Dasar anak kecil, pikirnya kesal lalu berusaha mengeringkan pakaiannya yang terkena air.

"Astaga, apa yang sedang kau lakukan anak kecil? Lihat, aku jadi basah kuyup." Remaja lelaki tak sadar bahwa ia menggunakan bahasa inggris ketika mengucapkannya. Remaja lelaki itu masih berusaha mengeringkan pakaiannya yang basah kuyup.

Gadis kecil itu berpaling ketika mendengar suara dari arah belakangnya,, memandang ke arah remaja lelaki itu dengan pandangan sedikit geli karena remaja lelaki itu menggunakan bahasa yang jelas tak mungkin sebagian orang mengerti. Ia berdiri lalu melangkah ke arah remaja lelaki itu.

"Maafkan aku," gadis kecil itu menjawab dengan bahasa inggris yang fasih dengan nada riang, seolah tak ada yang perlu ia cemaskan.

Remaja lelaki itu mendongak ketika mendengar suara khas itu dan menatap mata cokelat yang berbinar secara langsung. Entah bagaimana jantungnya berdetak dengan cepat. Seketika itu juga kekesalannya runtuh.

Gadis itu bertubuh mungil dengan kulit putih bersih. Matanya berwarna cokelat berbinar penuh kecerian. Garis-garis kecantikan sudah terlihat di wajahnya walaupun usianya mungkin masih sembilan tahun. Ia memiliki kecantikan yang siapapun pasti tahu bahwa gadis mungil itu adalah keturunan orang asing seperti dirinya. Ia juga sangat cerdas karena begitu fasih berbahasa inggris.

Ketika remaja lelaki itu mendongak, ekspresi yang ia tampilkan tampak kesal, tapi itu tak mengurangi ketampanan yang dimilikinya. Remaja lelaki itu memiliki ketampanan yang luar biasa, hampir bisa dikatakan cantik apalagi ditambah dengan matanya yang berwarna keemasan, membuat ketampanannya berlipat-lipat luar biasa.
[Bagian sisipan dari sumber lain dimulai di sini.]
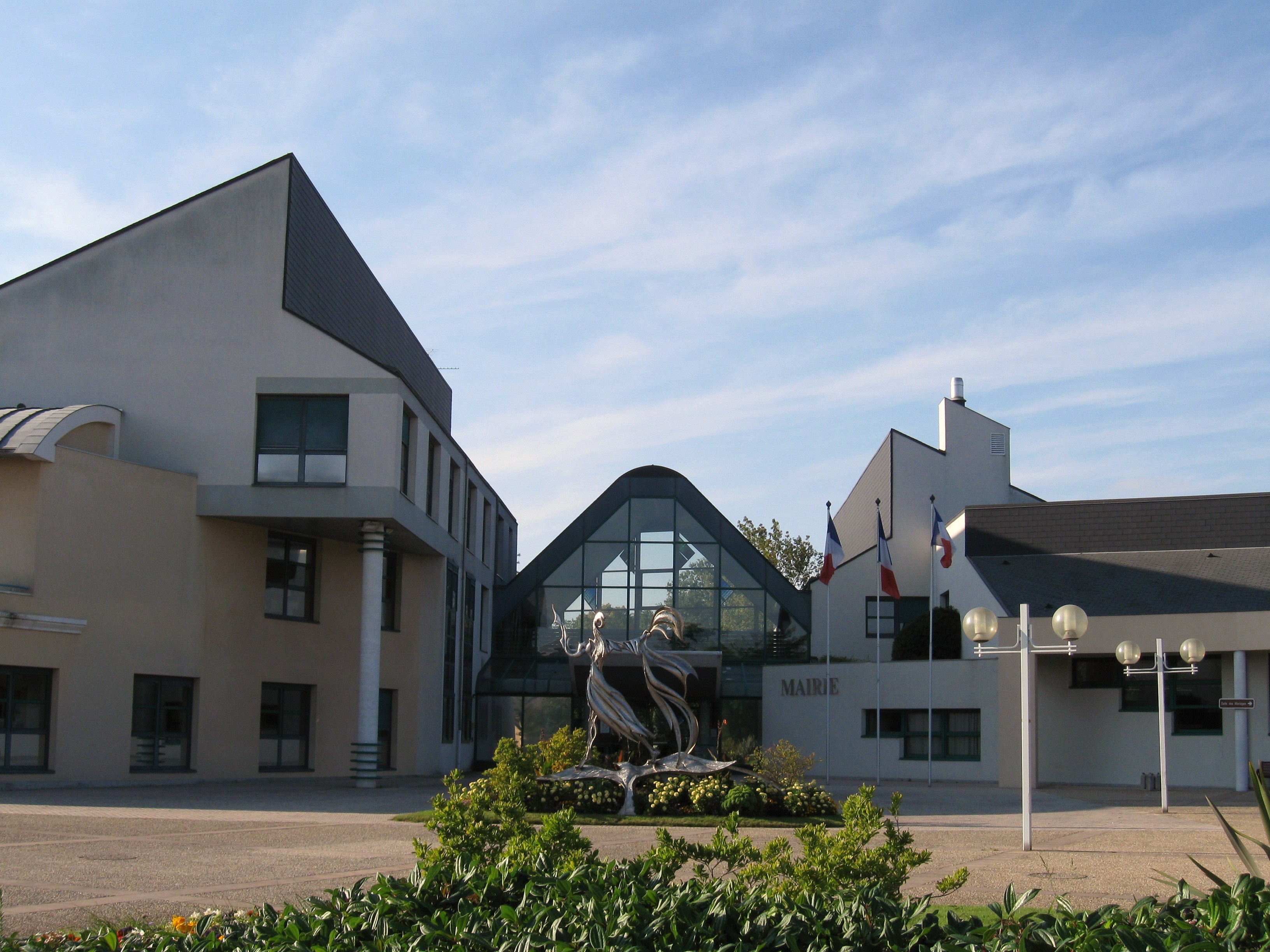 La mairie de Saran, Loiret, France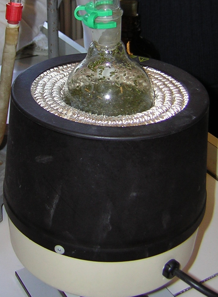 Photographie d'un chauffe ballon utilisé dans les établissements scolaires en France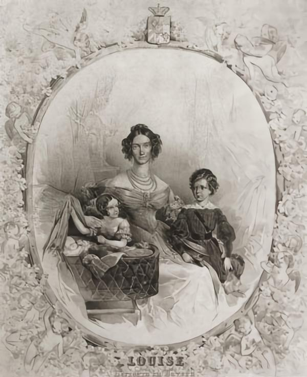 Ludovika Wilhelmine von Bayern mit ihren Kindern Ludwig in Bayern und Helene in Bayern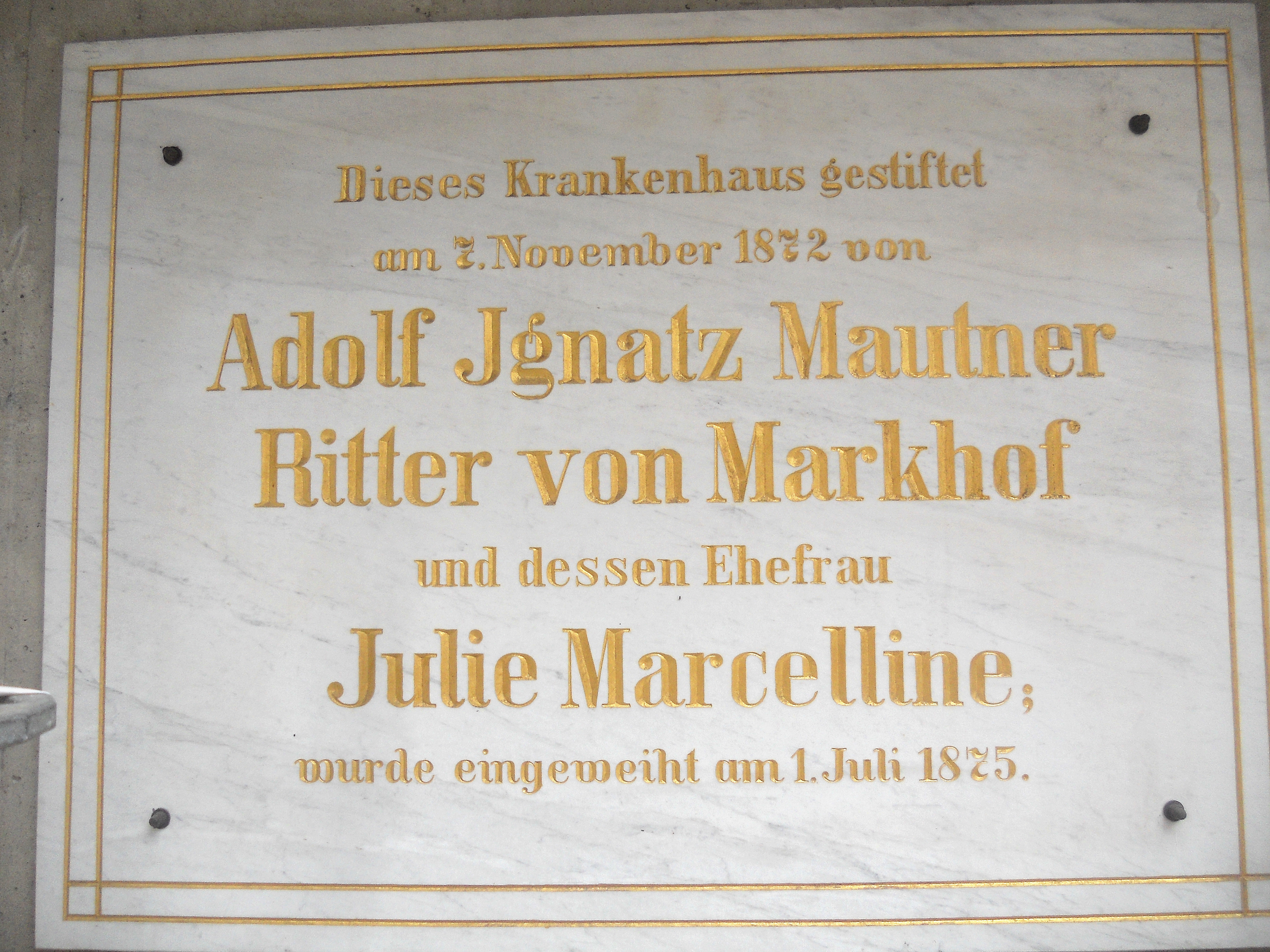 Stiftertafel des Mautner Markhof'schen Kinderspitals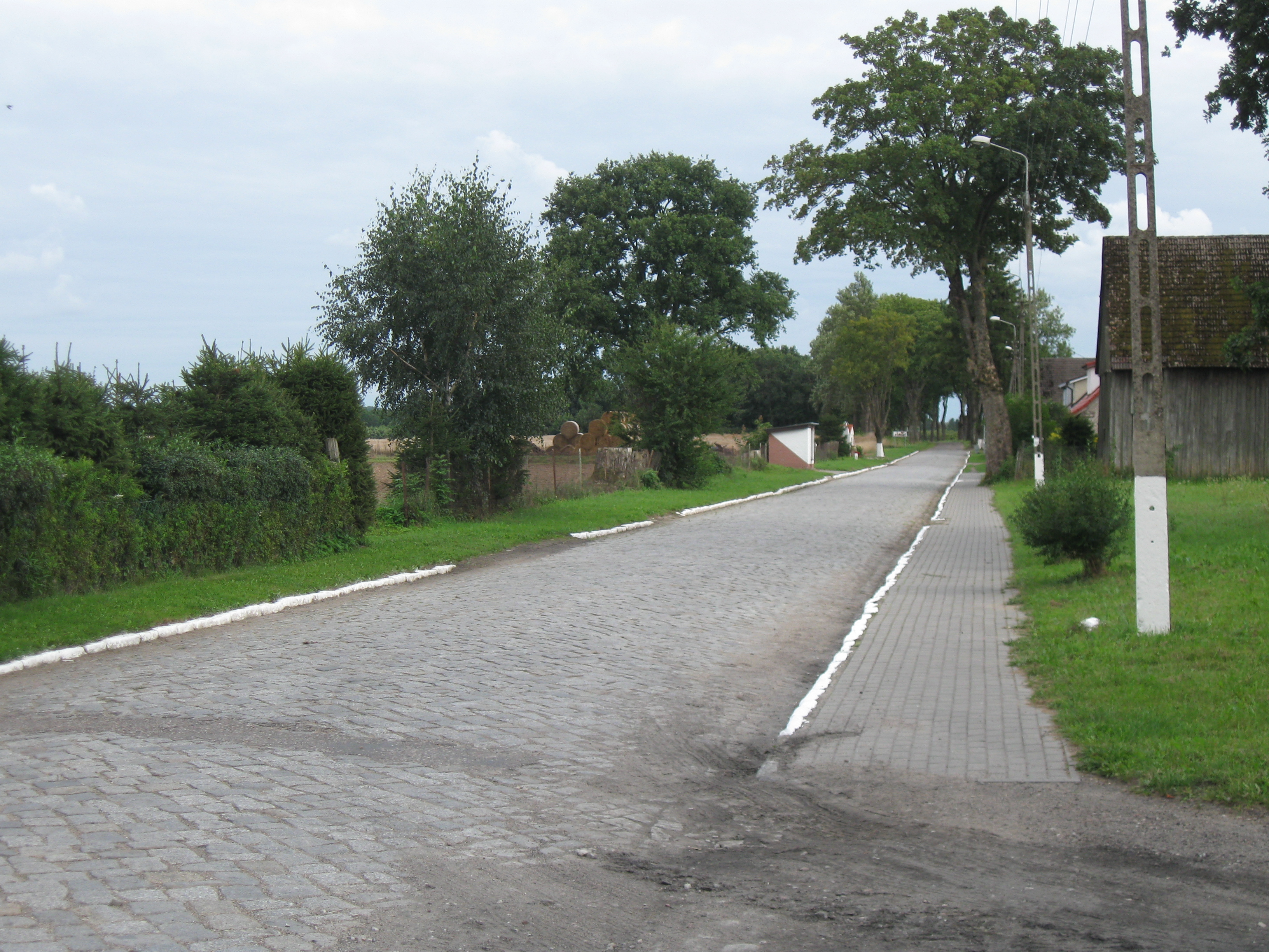 Kinowo - centrum wsi

"Iya, tidak apa-apa. Siapa namamu?"

"Sheryl Arina. Dan kau, siapa namamu? Apakah kau turis yang ingin berwisata di kota sejuk ini?" Suara nya yang lembut khas anak perempuan berumur sembilan tahun membuat remaja lelaki yang semula bersikap dingin dan sinis kini tersenyum manis.

Menilik dari wajah remaja lelaki itu, gadis kecil itu tahu bahwa remaja lelaki itu bukan orang Indonesia. Wajahnya yang putih bersih dan rambutnya yang bewarna cokelat menunjukkan bahwa ia adalah orang Eropa.

"Namaku Meghan Carlt. Aku bukan turis, tapi aku akan tinggal di sini selama empat tahun. Karena hanya kau yang bisa berbahasa inggris dengan baik, maka, maukah kau membantuku untuk belajar dan berteman denganku?"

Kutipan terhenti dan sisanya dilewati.